CpFlatNormalizationTask

CpFlatNormalizationTask determines the scaling factor to apply to each exposure/detector set when constructing the final flat field.

Processing summary

CpFlatNormalizationTask runs these operations:

  1. Combine the set of background measurements for all input exposures for all detectors into a matrix B[exposure, detector].
  2. Iteratively solve for two vectors E[exposure] and G[detector] whose Cartesian product are the best fit to B[exposure, detector].

Python API summary

from lsst.cp.pipe.cpFlatNormTask import CpFlatNormalizationTask
classCpFlatNormalizationTask(*, config: Optional[PipelineTaskConfig] = None, log: Optional[Union[logging.Logger, LsstLogAdapter]] = None, initInputs: Optional[Dict[str, Any]] = None, **kwargs)

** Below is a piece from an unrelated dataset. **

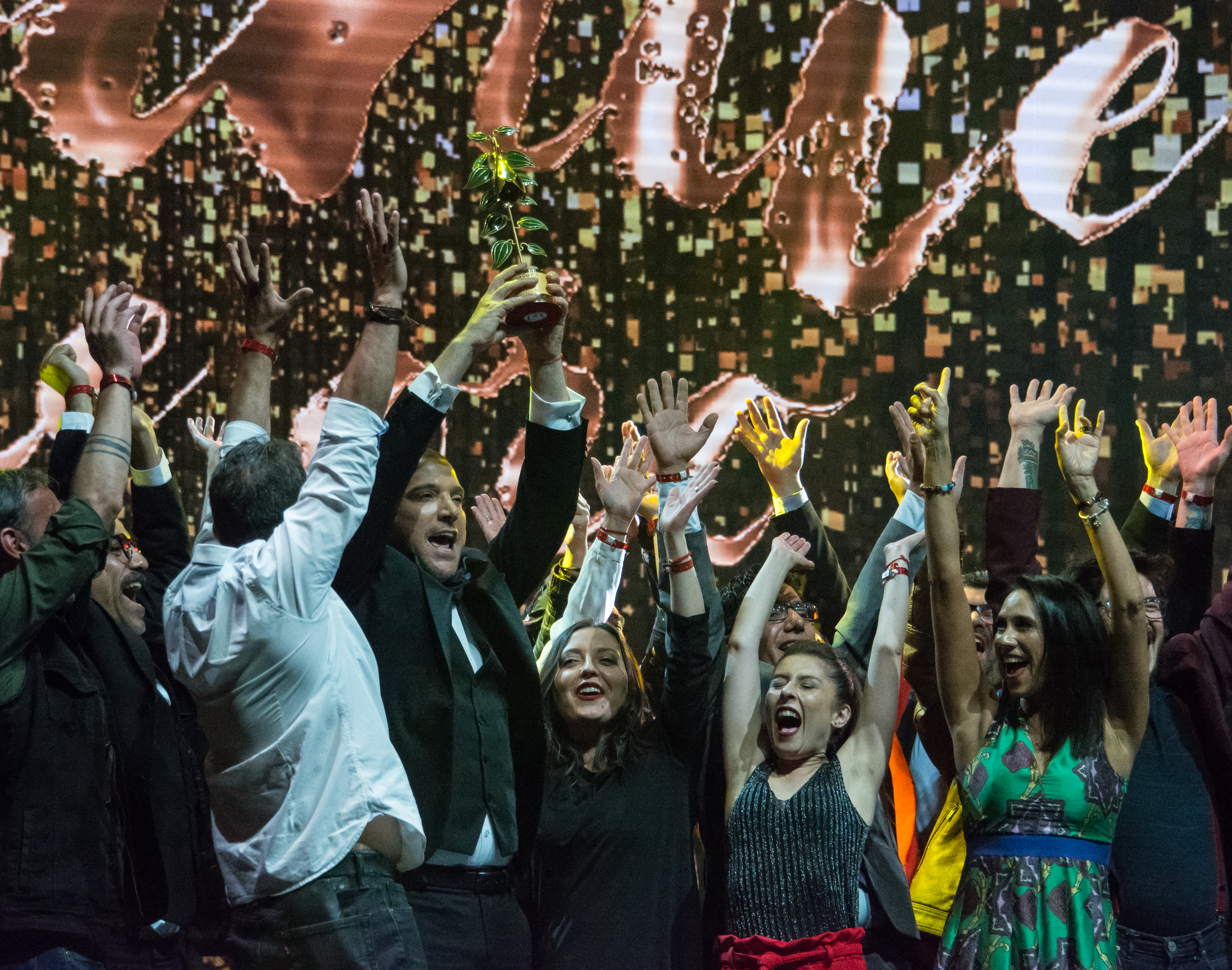 Equipo de Pasapalabra, Copihue de Oro 2018, Sun Monticello, Mostazal, Región de O'Higgins, Chile
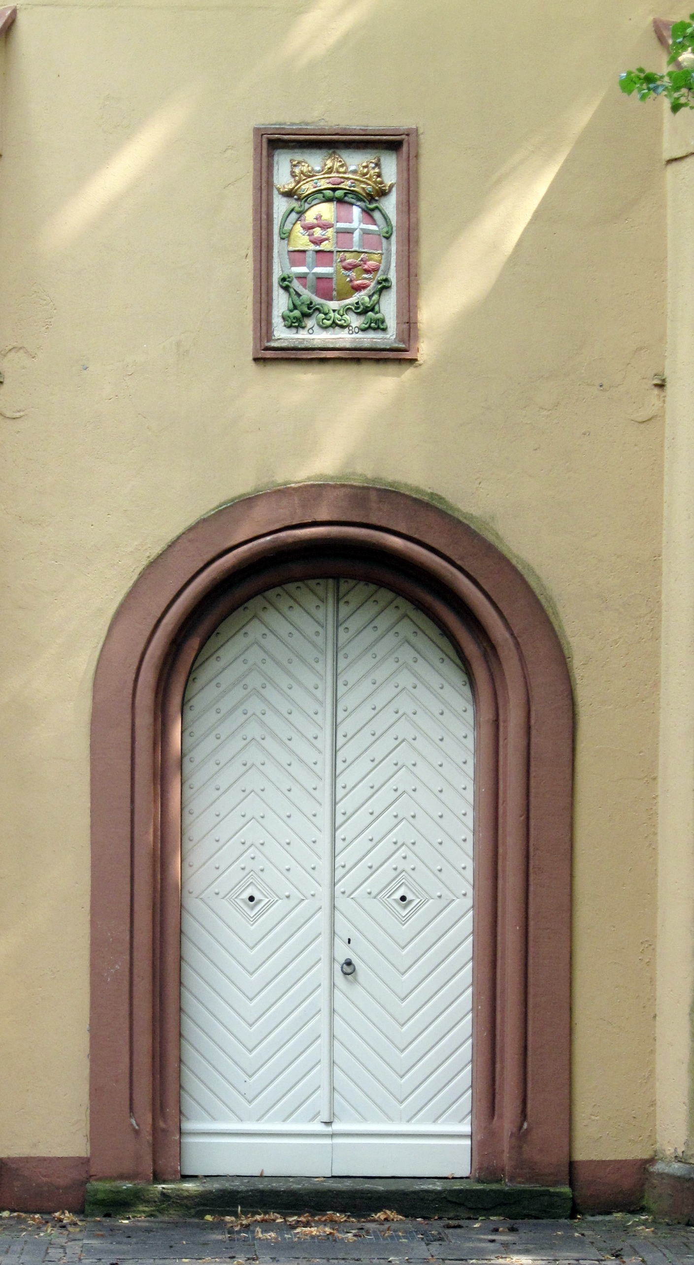 Werl, Kapelle auf der Gänsevöhde, Rundbogenportal mit Wappen

Rescale merged flat frames to remove unequal screen illumination...

attributeconfig

Access configuration fields and retargetable subtasks.

methodrun(inputMDs, inputDims, camera)

Normalize FLAT exposures to a consistent level...

See also

See the CpFlatNormalizationTask API reference for complete details.

Retargetable subtasks

No subtasks.

Configuration fields

connections

Data type
lsst.pipe.base.config.Connections
Field type
ConfigField
Configurations describing the connections of the PipelineTask to datatypes

level

Default
'DETECTOR'
Field type
str ChoiceField (optional)
Choices
'DETECTOR'
Correct using full detector statistics.
'AMP'
Correct using individual amplifiers.
None
Field is optional
Which level to apply normalizations.

saveLogOutput

Default
True
Field type
bool Field
Flag to enable/disable saving of log output for a task, enabled by default.

saveMetadata

Default
True
Field type
bool Field
Flag to enable/disable metadata saving for a task, enabled by default.

scaleMaxIter

Default
10
Field type
int Field
Max number of iterations to use in scale solver.